--- Data for the task ---

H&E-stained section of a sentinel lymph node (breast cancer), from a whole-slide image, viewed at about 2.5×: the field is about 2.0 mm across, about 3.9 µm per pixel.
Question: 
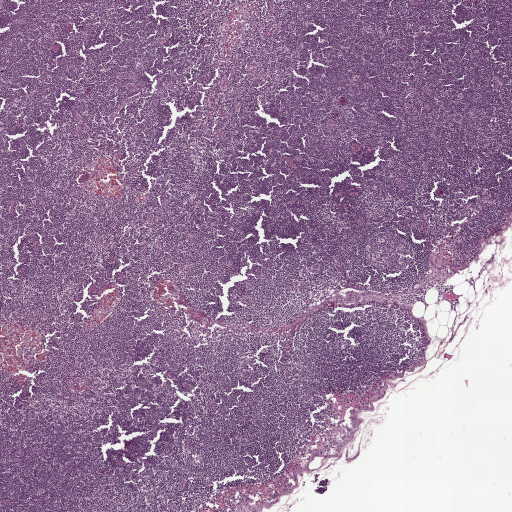
What fraction of the image area is metastatic tumour?

Choices:
 (A) about 50% or more
 (B) none: no tumour is outlined
 (C) about 10% to 20%
 (D) about 5% or less
 (E) about 25% to 45%

Answer: (D) about 5% or less
Under 5% of the field is tumour.
Metastatic tumour outline, simplified to 18 points and listed clockwise in crop pixels (x, y): (352, 290), (360, 292), (365, 291), (369, 292), (370, 294), (368, 297), (364, 298), (361, 301), (357, 302), (347, 303), (341, 303), (332, 301), (333, 300), (338, 293), (340, 293), (345, 296), (345, 292), (346, 291).
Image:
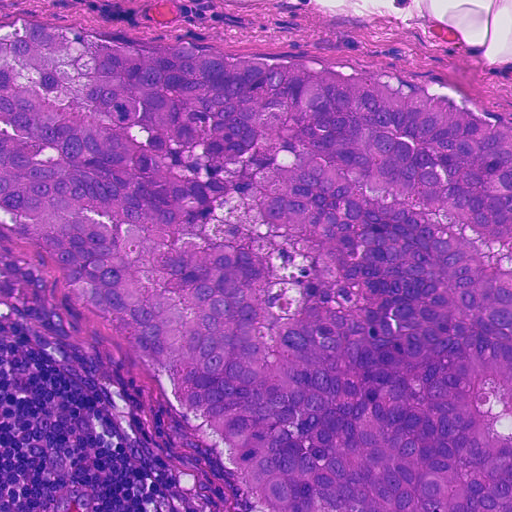
Lymph node section stained with H&E, from a whole-slide image of a breast-cancer sentinel node. Magnification about 20×, about 0.23 mm across the frame, about 0.45 µm per pixel.
Question:
Which parts of this field are metastatic tumour?
Answer:
The outlined metastatic tumour's edge, as a closed clockwise path of 9 points: (24, 16), (157, 48), (312, 62), (511, 128), (511, 511), (250, 511), (131, 352), (0, 221), (0, 30).
About 75% of this field is tumour.
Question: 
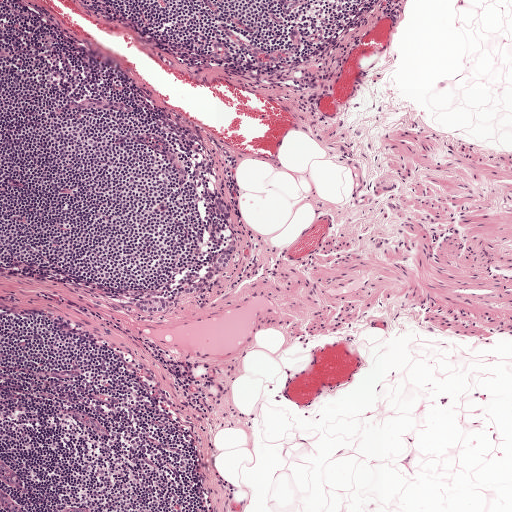
At roughly what magnification is this field shown?

Choices:
 (A) about 10×
 (B) about 5×
 (C) about 40×
 (D) about 20×
 (E) about 2.5×

Answer: (B) about 5×
Lymph node section stained with H&E, from a whole-slide image of a breast-cancer sentinel node. Magnification about 5×, about 1 mm across the frame, about 1.9 µm per pixel.
Three metastatic tumour regions, each outlined as a closed clockwise path in crop pixels (x, y), largest first: region 1: (232, 242), (235, 250), (232, 258), (223, 270), (206, 286), (199, 290), (192, 292), (184, 292), (185, 288), (196, 283), (202, 278); region 2: (163, 298), (168, 300), (168, 306), (165, 312), (144, 312), (137, 310), (134, 305), (140, 299); region 3: (216, 196), (222, 198), (230, 204), (230, 218), (226, 222), (219, 214), (215, 206).
Tumour covers under 5% of the frame.
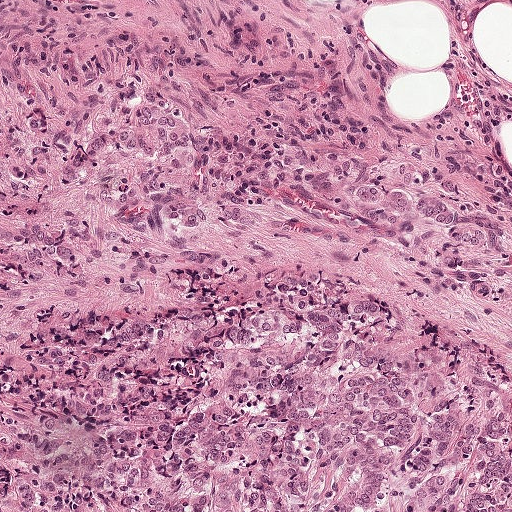
Lymph node section stained with H&E, from a whole-slide image of a breast-cancer sentinel node. Magnification about 10×, about 0.5 mm across the frame, about 0.97 µm per pixel.
Metastatic tumour outline, simplified to 5 points and listed clockwise in crop pixels (x, y): (509, 246), (511, 511), (0, 511), (0, 349), (264, 261).
The annotated tumour makes up about 45% of the crop.
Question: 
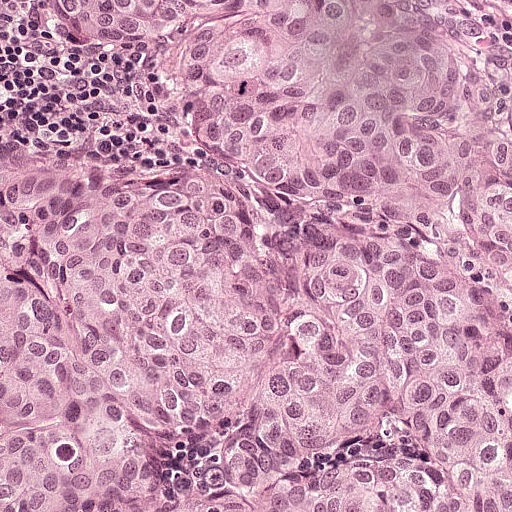
Lymph node section stained with H&E, from a whole-slide image of a breast-cancer sentinel node. Magnification about 20×, about 0.25 mm across the frame, about 0.49 µm per pixel.
About how much of this crop is taken up by metastatic carcinoma?

Choices:
 (A) none: no tumour is outlined
 (B) about 25% to 45%
 (C) about 10% to 20%
 (D) about 50% or more
 (E) about 5% or less

Answer: (D) about 50% or more
About 95% of the field is tumour.
Tumour region outline (a closed clockwise path, crop pixels): (0, 0), (511, 0), (511, 511), (0, 511), (0, 152), (38, 134), (109, 132), (152, 86), (148, 57), (9, 32).
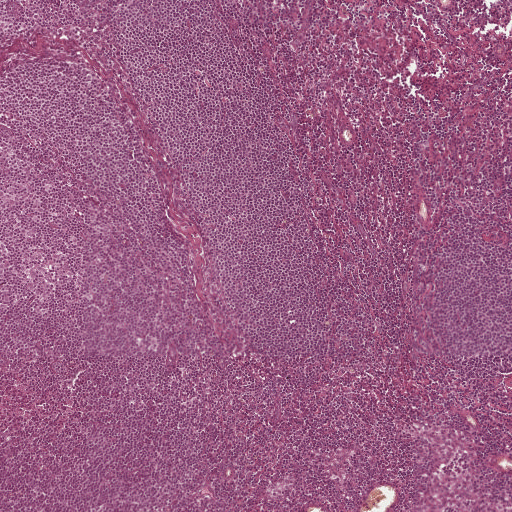
Lymph node section stained with H&E, from a whole-slide image of a breast-cancer sentinel node. Magnification about 5×, about 1 mm across the frame, about 1.9 µm per pixel.
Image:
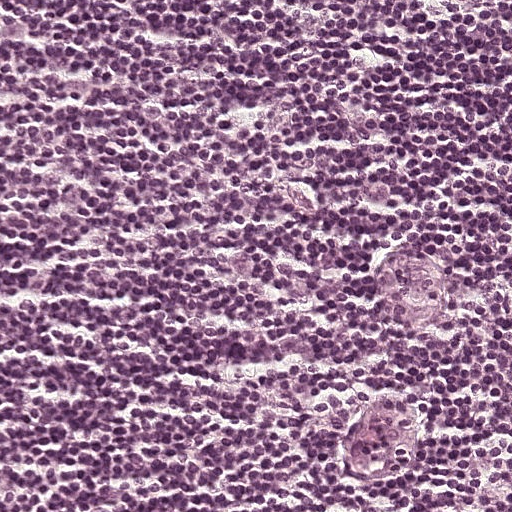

---

:: What is expected ::
Please transcribe each entry exactly, but skip any picture it holds.

:: Response for this exercise ::
H&E-stained section of a sentinel lymph node (breast cancer), from a whole-slide image, viewed at about 2.5×: the field is about 2.0 mm across, about 3.9 µm per pixel.
Question: 
What fraction of the image area is metastatic tumour?

Choices:
 (A) about 50% or more
 (B) none: no tumour is outlined
 (C) about 10% to 20%
 (D) about 5% or less
 (E) about 25% to 45%

Answer: (D) about 5% or less
Under 5% of the field is tumour.
Metastatic tumour outline, simplified to 18 points and listed clockwise in crop pixels (x, y): (352, 290), (360, 292), (365, 291), (369, 292), (370, 294), (368, 297), (364, 298), (361, 301), (357, 302), (347, 303), (341, 303), (332, 301), (333, 300), (338, 293), (340, 293), (345, 296), (345, 292), (346, 291).
Image:
Lymph node section stained with H&E, from a whole-slide image of a breast-cancer sentinel node. Magnification about 20×, about 0.23 mm across the frame, about 0.45 µm per pixel.
Question:
Which parts of this field are metastatic tumour?
Answer:
The outlined metastatic tumour's edge, as a closed clockwise path of 9 points: (24, 16), (157, 48), (312, 62), (511, 128), (511, 511), (250, 511), (131, 352), (0, 221), (0, 30).
About 75% of this field is tumour.
Question: 
At roughly what magnification is this field shown?

Choices:
 (A) about 10×
 (B) about 5×
 (C) about 40×
 (D) about 20×
 (E) about 2.5×

Answer: (B) about 5×
Lymph node section stained with H&E, from a whole-slide image of a breast-cancer sentinel node. Magnification about 5×, about 1 mm across the frame, about 1.9 µm per pixel.
Three metastatic tumour regions, each outlined as a closed clockwise path in crop pixels (x, y), largest first: region 1: (232, 242), (235, 250), (232, 258), (223, 270), (206, 286), (199, 290), (192, 292), (184, 292), (185, 288), (196, 283), (202, 278); region 2: (163, 298), (168, 300), (168, 306), (165, 312), (144, 312), (137, 310), (134, 305), (140, 299); region 3: (216, 196), (222, 198), (230, 204), (230, 218), (226, 222), (219, 214), (215, 206).
Tumour covers under 5% of the frame.
Lymph node section stained with H&E, from a whole-slide image of a breast-cancer sentinel node. Magnification about 10×, about 0.5 mm across the frame, about 0.97 µm per pixel.
Metastatic tumour outline, simplified to 5 points and listed clockwise in crop pixels (x, y): (509, 246), (511, 511), (0, 511), (0, 349), (264, 261).
The annotated tumour makes up about 45% of the crop.
Question: 
Lymph node section stained with H&E, from a whole-slide image of a breast-cancer sentinel node. Magnification about 20×, about 0.25 mm across the frame, about 0.49 µm per pixel.
About how much of this crop is taken up by metastatic carcinoma?

Choices:
 (A) none: no tumour is outlined
 (B) about 25% to 45%
 (C) about 10% to 20%
 (D) about 50% or more
 (E) about 5% or less

Answer: (D) about 50% or more
About 95% of the field is tumour.
Tumour region outline (a closed clockwise path, crop pixels): (0, 0), (511, 0), (511, 511), (0, 511), (0, 152), (38, 134), (109, 132), (152, 86), (148, 57), (9, 32).
Lymph node section stained with H&E, from a whole-slide image of a breast-cancer sentinel node. Magnification about 5×, about 1 mm across the frame, about 1.9 µm per pixel.
Image:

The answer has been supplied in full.